There is of course a distinction between claiming that we are without sin and that we are above sin (in essence, however, they are largely the same). The former will invite immediate scorn for obvious reasons while the latter will naturally invite awe and wonders, and god forbid, religious adulation. And this deception no doubt means that the truth is not in us as the scripture so admonishes, but that doesn’t prevent the deluded from peddling the truth so as to deepen the self-deception and perpetuate the mass delusion. Imagine the same preacher standing behind the pulpit and shouting in victory, “Dear beloved, I have overcome. I am now above sin. Amen! God is good!” Short of saying that he is perfect, the congregants will go wild with applause. The scary thing is that I can imagine the Pharisee thinking the exact same thing.

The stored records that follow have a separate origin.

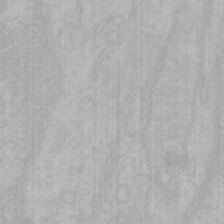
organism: Mouse
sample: Choroid plexus
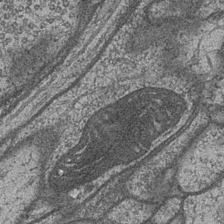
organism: Drosophila
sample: Optic medulla
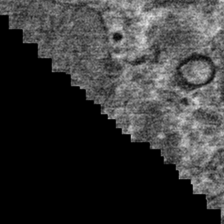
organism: Mouse
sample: Mouse hepatocytes

Now, the tax collector on the other hand prayed in complete self-desolation, almost to the degree of self-immolation. His fists pounding his ribcage as he cried out, “God, have mercy on me, a sinner.” This was the same heartbroken admission of unworthiness that Peter, the first and original fisher of men, cried out when he saw Jesus.

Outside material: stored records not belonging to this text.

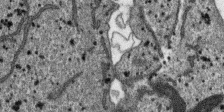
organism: Human
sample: Lung epithelial cells infected with SARS-CoV-2
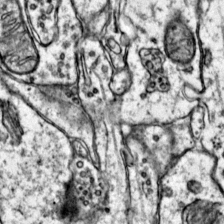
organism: Mouse
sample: Primary visual cortex
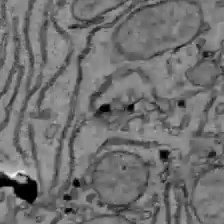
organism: C57BL Mouse
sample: Liver

Somehow, Jesus has this phenomenal social effect on the people he meets. No one who has been touched by him can still place any value in their own strength and worldly accomplishments. It is just an irresistible and instinctive response when we have a personal encounter with Jesus. We fall flat on our face, strip ourselves of everything we count worthy in the eyes of this world, and stand naked before the one who was once made to be nothing at Calvary for our sake.

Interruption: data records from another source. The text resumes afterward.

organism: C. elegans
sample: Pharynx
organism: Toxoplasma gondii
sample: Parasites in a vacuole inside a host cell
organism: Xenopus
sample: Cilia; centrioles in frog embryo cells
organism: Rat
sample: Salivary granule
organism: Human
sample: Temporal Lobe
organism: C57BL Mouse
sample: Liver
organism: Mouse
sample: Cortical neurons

More importantly, like the tax collector, we humbly keep our distance from the throne of mercy as we beg for mercy. And our life thereafter, and for as long as we live, demonstrates this inward transformation as we boast about what Jesus has done at Calvary and nothing of ourselves and our deeds. This enduring change in us is in fact infectious and people will be drawn to God for the right reason because of how we live our life. And when they confront their own trials of faith, they will be reminded and empowered by how we live in humility and servitude and will draw strength from the source of it all, that is, a willing and loving Savior who gave everything up in order to gain everything that truly matters for us.

Let me thus end with this pilgrim song of a life truly transformed:-

Living for Jesus a life that is true,
Strive to please Him in all that I do;
Yielding allegiance, glad-hearted and free,
This is the pathway of blessing for me.